What Actually Worked
Despite the output quality issues, I solved real technical problems:
- Deduplication is essential: Without it, generators collapse to safe patterns
- Dynamic discriminator scheduling: Prevents training instability
- Label smoothing (0.15): Keeps discriminator calibrated
- Topic/style conditioning: Ensures diverse, steerable outputs
- Lower discriminator LR: 2e-5 vs 5e-5 maintains balance
These would transfer to any GAN-style text generation task.
The Model Capacity Hypothesis
The low originality (2.8/10) might be a model size problem, not a training dynamics problem. Llama-3.2-3B may lack the creative capacity for original humor.
Evidence: The same model struggles with structured output in other tasks (see “3B cliff” in the cross-project analysis). Creative generation may require similar minimum capacity. This aligns with research on the “small model learnability gap”—models ≤3B parameters don’t consistently benefit from complex reasoning or distillation.
V3 Proposal: Test with Llama-3.1-8B-Instruct before concluding adversarial training can’t achieve high originality.
Related Work
These findings align with existing research on LLM humor generation:
- Jentzsch & Kersting (2023) found that “LLMs struggle to generate humor” but can effectively edit humor away—suggesting generation requires capabilities beyond pattern matching.
- The CleanComedy paper trained Llama-3.1-8B for humor but noted that “generative humor generally remains an open research problem.”
- Research on structured thought for humor proposes that a reward model is necessary since “there is currently no expert model of humor.”

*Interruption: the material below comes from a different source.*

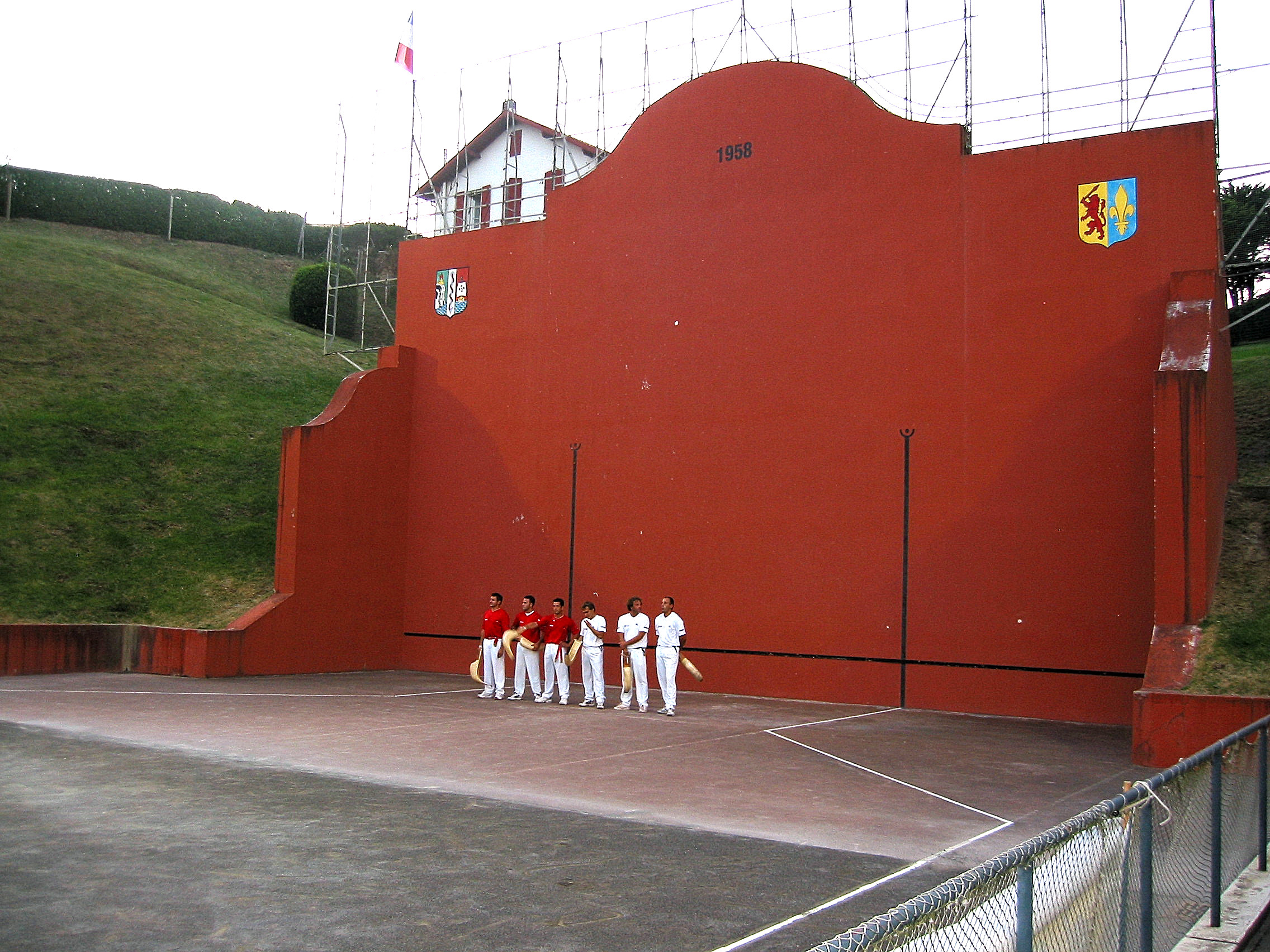 Bidart, le fronton. Photo prise le 12/07/05 par Harrieta171

My contribution is documenting the specific failure mode where automated metrics (fooling rate, uniqueness) pass while output quality fails—a cautionary tale for anyone evaluating creative generation.
Lessons for Creative Generation
- Metrics lie about creative quality — Diversity metrics catch duplicates, not degenerate text
- LLM judges have blind spots — They can miss obvious failure modes
- Manual inspection is non-negotiable — I only caught the problem by reading outputs
- Training stability ≠ output quality — These are independent problems
- Model capacity matters for creativity — 3B might be below minimum viable
Cost Analysis
| Run Type | Cost |
|---|---|
| Single seed test | ~$3-5 |
| 10-seed experiment | ~$40-50 |
| Full project (V1+V2) | ~$100 |
I spent ~$100 to learn that the evaluation pipeline was broken. Money well spent—if I’d scaled up before discovering this, I’d have wasted much more.

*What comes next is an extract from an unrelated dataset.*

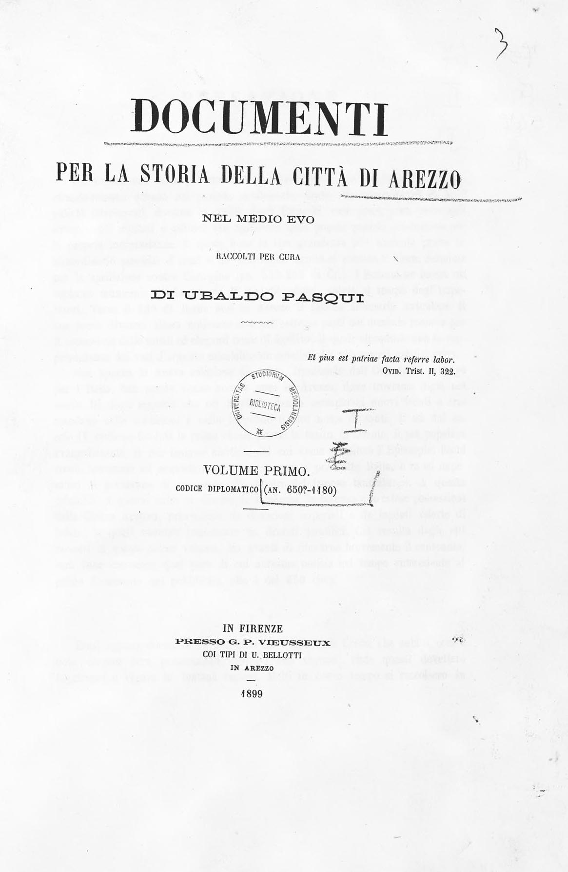 Frontespizio

The Uncomfortable Conclusion
GAN-style training for creative text can work mechanically. The V2 training dynamics are solid. But there aren’t good ways to automatically evaluate creative output quality.
This is a general problem. If you’re building creative generation systems, invest heavily in evaluation before scaling up training.
10-seed experiment on Tinker platform testing the Thinking Machines Lab proposal. Full methodology at github.com/bledden/gan-tinkerideas.